Sekiz yıl önce şu anda finans merkezi olarak tanıtılan Ataşehir sınırları içinde yer alan 250 Roman ailenin yaşadığı Küçükbbakkalköy'deki evler İstanbul Büyükşehir Belediyesi ve Kadıköy Belediyesi ortaklığında kentsel dönüşüm kapsamında yıkıldı.
Bin 500 polis eşliğinde yapılan yıkımda Romanlar eşyalarını bile alamadı. Birçok Roman aile sokakta kaldı, kimisi uzun süre elektriksiz, susuz yaşadı. Kimisi hala çadırlarda çok zor koşullarda yaşamaya devam ediyor.
Doğma büyüme Küçükbakkalköylü olan Yüksel Dum, tapu tahsis belgeli arsası için direnmeyi seçti.
Yıkılan evinin yerine kendi elleriyle yaptığı barakada sekiz yıldır 18 kişilik ailesiyle birlikte yaşıyor. Barakanın önüne koyduğu çiçeklerini satarak geçiniyor.
Kadıköy Belediyesi, Dum'un evi belediyeden satın alması için 430 bin istedi. Dum ailesi ücreti ödeyemeyince belediye ihale ile araziyi satışa çıkardı.
İstanbul 7. İdare Mahkemesi, bu ihale satışını hukuka uygun bulmayarak ikinci kez iptal etti. Belediye ikinci kez temyize başvuracak. Belediyeden bir yetkili kamu kurumu oldukları için hukuki süreci tamamlamak zorunda olduklarını söyledi.
Bu da Yüksel Dum'un bir süre daha barakada yaşamasına neden olacak.
Dava avukatı Hilal Küey kararın uygulanması halinde artık Yükse Dum'un evi hukuki olarak 3. bir şahsa satma hakkının doğduğunu söyledi.
"Bu arazi geleceğimizin tek güvencesi"
Yüksel Dum, "Beni burada yaşatmayacaklar. Artık araziyi satıp gitmek istiyorum" diyor.
"Doğma büyüme buralıyım. Ailem de 2,5 asırdır burada. Sekiz yıl önce 1500 çevik polisle eşyalarımızla evlerimizi yıktılar. Bütün mahalleyi sürgün ettiler. Uzun süre komşularım çöp konteynırlarında yattı. Şimdi hepsi bir yana dağıldı. Kimi çadırda kimi sokakta yaşıyor.
"Ben inat ettim. Sekiz yıldır kurduğum barakada mücadele ediyorum. Belediye arazi için 430 bin istedi. Ben o parayı nasıl ödeyeyim? Biz günübirlik doyan insanlarız. Çiçek satarız, arada bir de kağıt toplarız. Belediye ihaleyle sattı arazimi. Oysa tapu tahsis belgem var. Benim çocuklarımın bütün geleceği burası. Beni burada yaşatmayacaklarına göre artık araziyi 3. kişiye satıp buradan gitmek istiyorum."

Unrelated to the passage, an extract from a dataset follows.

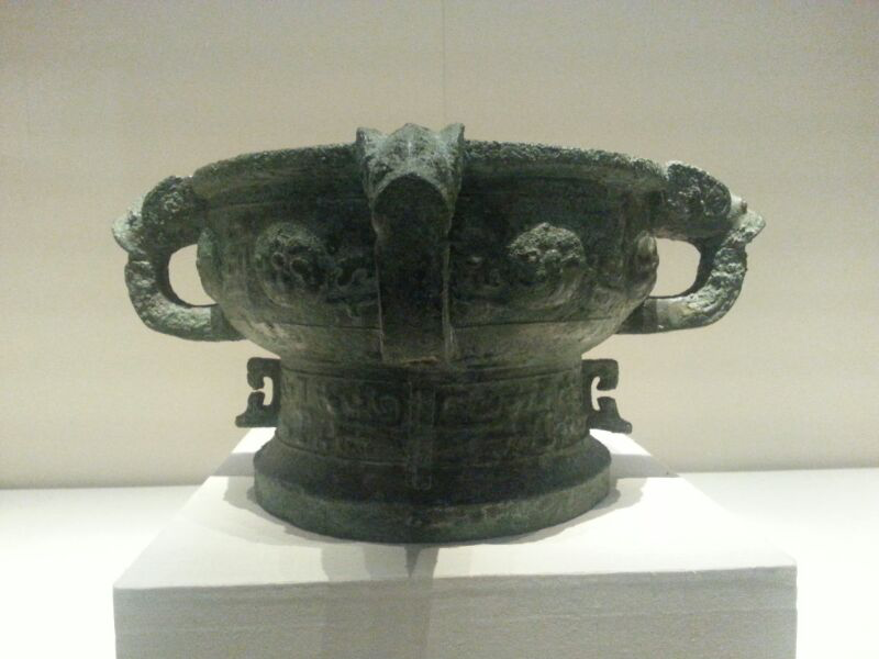 中文（中国大陆）: 西周宜侯夨簋

"Mağduriyetin sorumlusu Kadıköy Belediyesi"
Avrupa Roman Hakları Merkezi Türkiye İnsan Hakları Gözlemcisi Hacer Foggo, kentsel dönüşümün Romanların zor yaşam koşullarını daha da kötüleştirdiğine dikkat çekiyor.
"Kentsel dönüşüm adı altında kocaman bir Roman mahallesini yok ettiler. Romanlara 2-3 bin lira verip evlerini ellerinden aldılar. Şimdi hepsi bir yere dağıldı. Bir bölümü Pendik'te su dahi olmayan çadırlarda yaşıyor. Yani hepsi eskisinden çok daha kötü koşullarda şu anda.
"Kadıköy belediyesi ise yönetimi değişmesine rağmen sekiz yıldır aynı zihniyeti devam ettiriyor. Bu aile belediye nedeniyle sekiz yıldır mağdur. Belediye hukuksuz bir ihale ile tapu tahsisli arazisini sattı. Sosyal demokrat bir belediyenin ihaleciden değil haksızlığa uğrayandan yana olması beklenirdi."